When you copy the data, keep every line exactly as written and skip the pictures.

* [INFORMATION SHOWN]
•••••

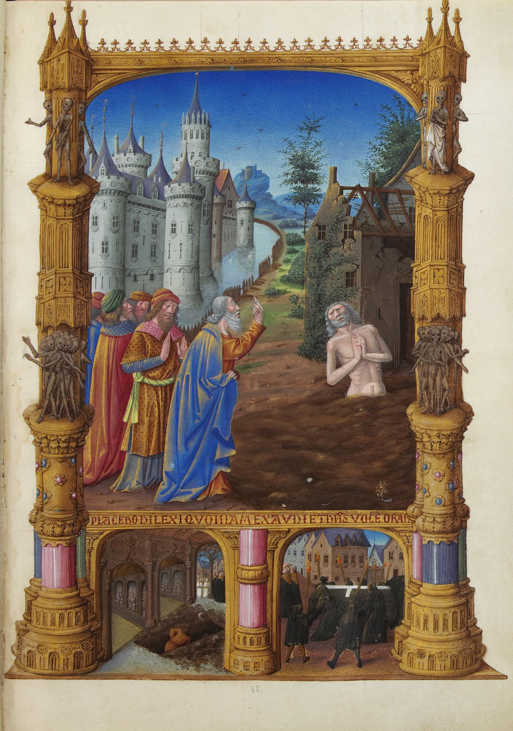 Les Très Riches Heures du duc de Berry, Folio 82r - Job Mocked by His Friends the Musée Condé, Chantilly. Job, sa feme et ses amis.
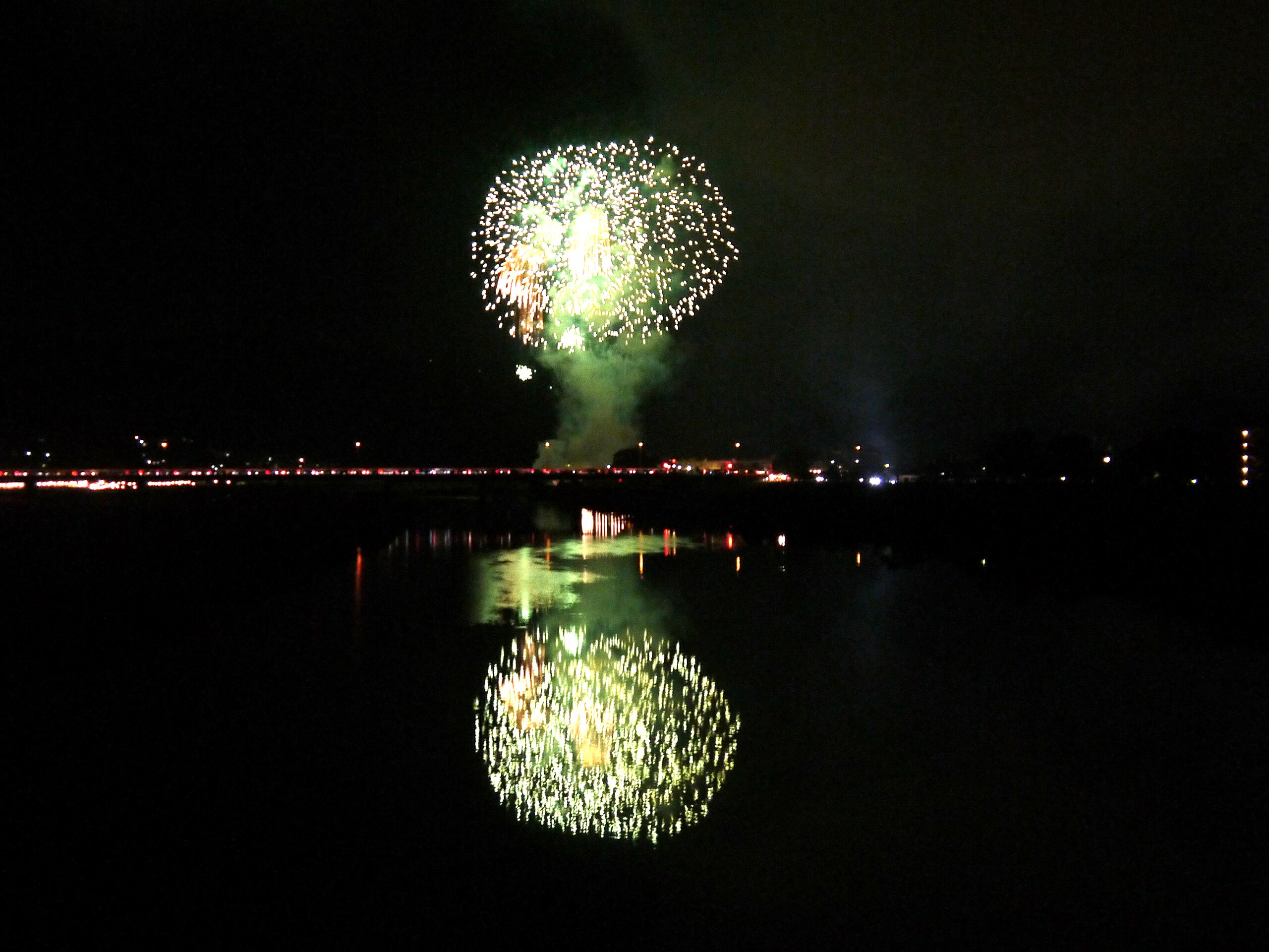 第59回伊勢神宮奉納全国花火大会の様子。2011年7月16日21:15頃に打ち上げ開場の北側にある宮川橋上から撮影。大会最後に打ち上げられたワイドスターマイン。
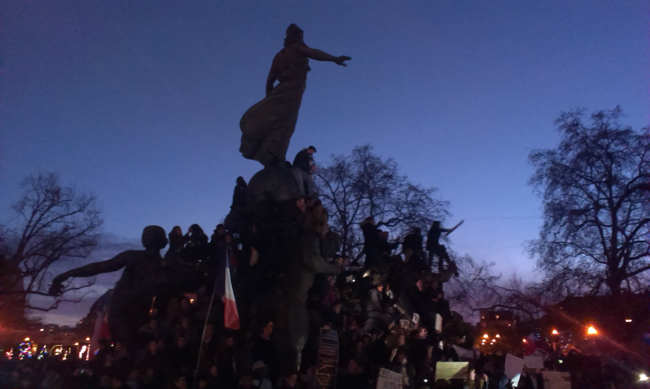 Marché républicaine contre le terrorisme - Paris - 11 janvier 2015
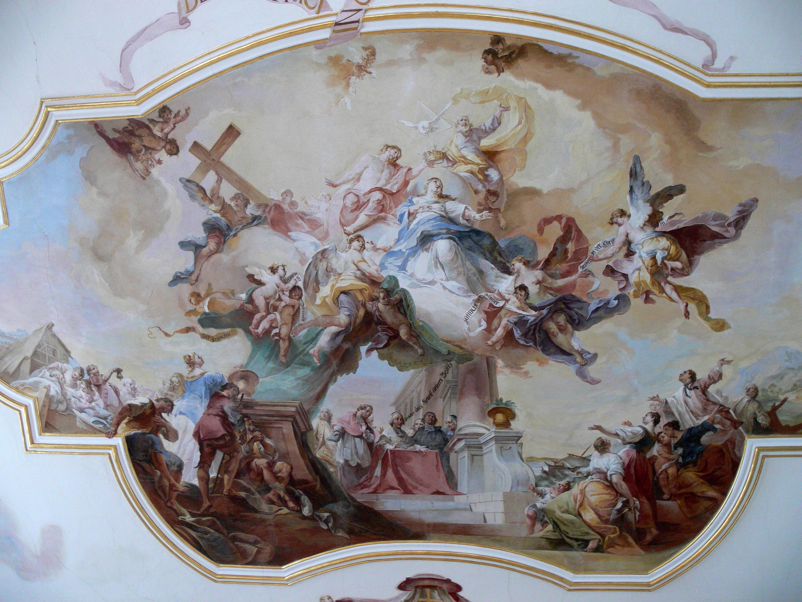 Fresko in der Vierung der Wallfahrtskirche Maria zum Berge Karmel, Baitenhausen, Stadt Meersburg, Bodenseekreis. Motiv: "Himmelfahrt und Krönung Mariens", 1760. Maler: Johann Wolfgang Baumgartner (1712–1761).

•••••

* [TASK RESULT]
 Les Très Riches Heures du duc de Berry, Folio 82r - Job Mocked by His Friends the Musée Condé, Chantilly. Job, sa feme et ses amis.
 第59回伊勢神宮奉納全国花火大会の様子。2011年7月16日21:15頃に打ち上げ開場の北側にある宮川橋上から撮影。大会最後に打ち上げられたワイドスターマイン。
 Marché républicaine contre le terrorisme - Paris - 11 janvier 2015
 Fresko in der Vierung der Wallfahrtskirche Maria zum Berge Karmel, Baitenhausen, Stadt Meersburg, Bodenseekreis. Motiv: "Himmelfahrt und Krönung Mariens", 1760. Maler: Johann Wolfgang Baumgartner (1712–1761).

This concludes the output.